Стояла глубокая осень, и Охотское море было одето туманом. Но Виктор не уходил с палубы, дышал холодной сыростью, смотрел,как выплывают из молочной мглы серо-зеленые валы. Хотя его жестоко мучила морская болезнь, он не хотел отлеживаться в каюте, твердил себе, что настоящий геолог должен стойко переносить лишения и не терять работоспособности. Работы у Виктора пока еще не было, но он мог тренировать свою стойкость.
Когда пароход вошел в Авачинскую бухту, на сопках повсюду лежал снег. Авача красовалась в голубовато-белых обновках. Кто бы подумал, что под этим белоснежным покрывалом, скрывается вулкан, словно волк в бабушкином чепце!
Железных дорог на Камчатке все еще не было, здесь путешествовали или на самолете, или на собаках. Виктору пришлось воспользоваться лохматой тягой. Собаки везли аппаратуру, а сам он вместе с проводником шел за санями на лыжах, изредка присаживаясь отдохнуть. С непривычки Виктор мерз, уставал, мучился с собаками, но с восторгом встречал каждое приключение. Для того его и учили в институте, чтобы по нетронутому снегу скользить за собачьей упряжкой, наращивать сосульки на меховом воротнике, ночевать на снегу у догоревшего костра, обмораживать щеки и оттирать их. Никаких удобств. Как говорил Сошин: «Удобства- палка о двух концах. Запасливый- раб и сторож вещей, умелый- владыка своего времени». Виктор устал, продрог, каждый мускул у него болел от напряжения, все чаще он присаживался на сани, но радовался лишениям. Наконец-то он приближался к настоящей геологии!
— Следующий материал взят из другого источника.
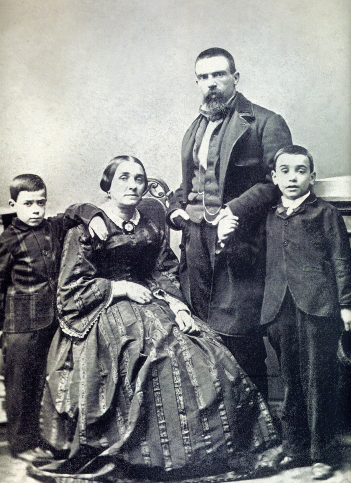 Juan Manuel Blanes, pintor uruguayo, junto a su familia.
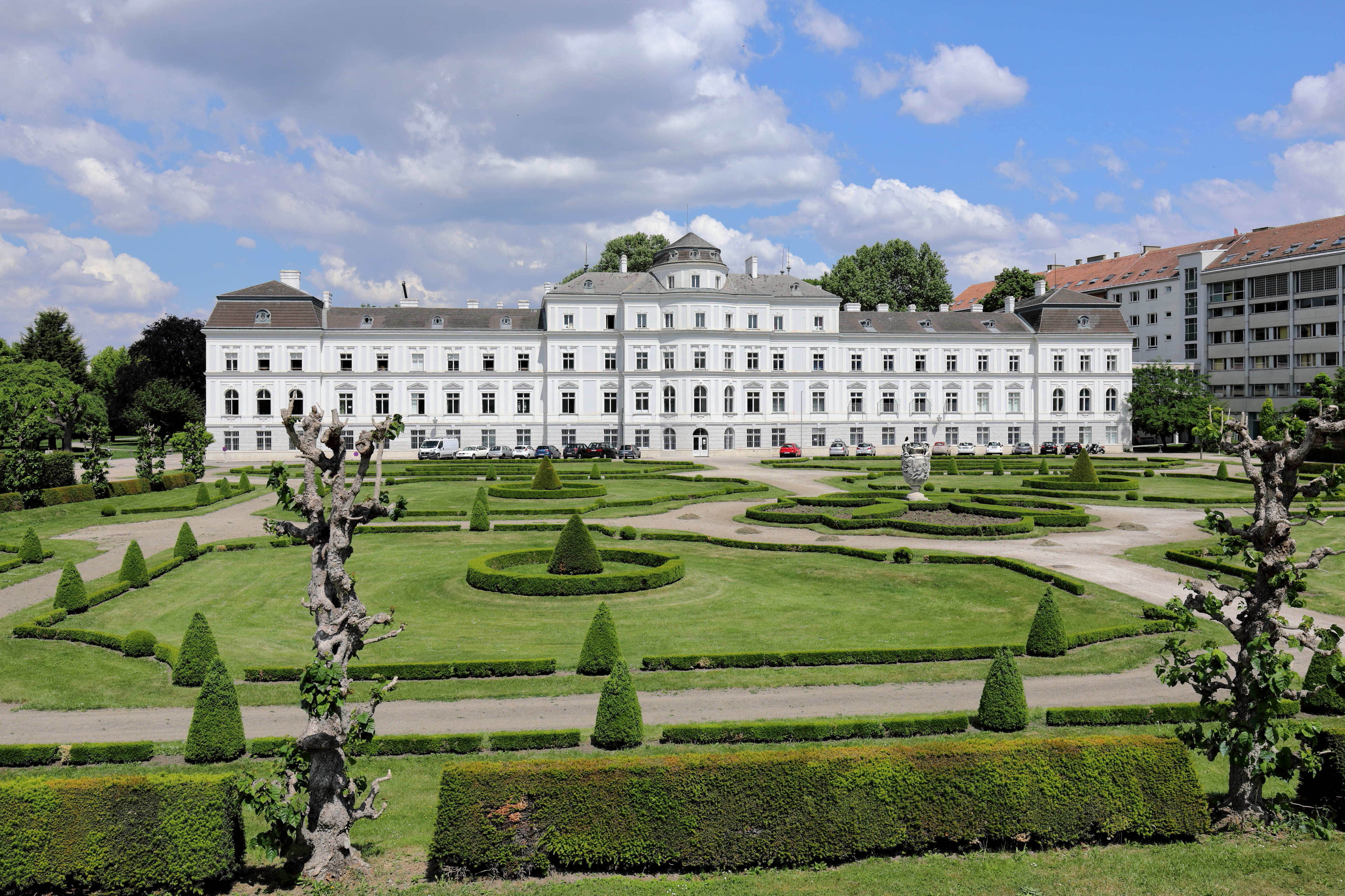 Das Palais Augarten im 2. Wiener Gemeindebezirk Leopoldstadt. Das Palais wurde ursprünglich Ende des 17. Jahrhunderts als Gartenpalais durch Johann Bernhard Fischer von Erlach für den Ratsherrn Zacharias Leeb errichtet. 1897 wurde das Palais aufgestockt sowie vergrößert und von Erzherzog Otto mit Gattin Maria Josefa und den Söhnen Max und Karl (ab 1916 Kaiser Karl I.) bewohnt. 1948 bezogen die Wiener Sängerknaben das nach Kriegsschäden wiederinstandgesetzte Palais als neues Heim.

На последнем переходе собаки вывалили его из саней н умчались вперед. Проводник кинулся догонять их, и Виктор остался один. При падении одна лыжа сломалась. Кое-как ковыляя юноша шел по тайге целую ночь. В темноте было жутковато. Виктор нервно прислушивался к ночным шорохам. Издалека доносилея вой- волчий или собачий, новичок еще не умел различать. Проводник так и не вернулся. Виктор знал только общее направление — на север. Он отыскал за ветвями ныряющий ковш Большой Медведицы и над ним, в хвосте Малой Медведицы, неяркую Полярную звезду. И он был очень горд, когда поутру вышел на опушку и увидел за рекой большую деревню, а на ближнем берегу — бревенчатое строение, похожее на сельский клуб или школу. Виктор узнал вулканологическую станцию (он видел ее на фотографиях) и поспешил к дому, который должен был стать его собственным домом по крайней мере на год.
6
Работники станции ждали новичка уже третий день. Даже встречали его на дороге, но Виктор пришел с другой стороны. В честь новоприбывшего готовился праздничный обед. Пока женщины хлопотали на кухне, мужчины повели вновь прибывшего в камчатскую баню. В ста шагах от станции из-под земли выбивался горячий источник. Он был окутан густым паром и окаймлен зеленью. В это морозное утро среди бесконечных снегов трава выглядела просто нелепо. Казалось, художник по ошибке капнул зеленой краской на зимний пейзаж. Температура воды доходила до семидесяти пяти градусов, поэтому зимовщики мылись в специально вырытой яме, где смешивалась горячая подземная вода и ледяная — из близлежащей реки.
Потом был пир. Виктор перепробовал все местные деликатесы: медвежий окорок, жареную чавычу, варенье из жимолости, чай с сахарной травой. Чавыча была нестерпимо солона, трава показалась Виктору приторной и противной, но он мужественно ел и хвалил, чтобы не показаться изнеженным горожанином.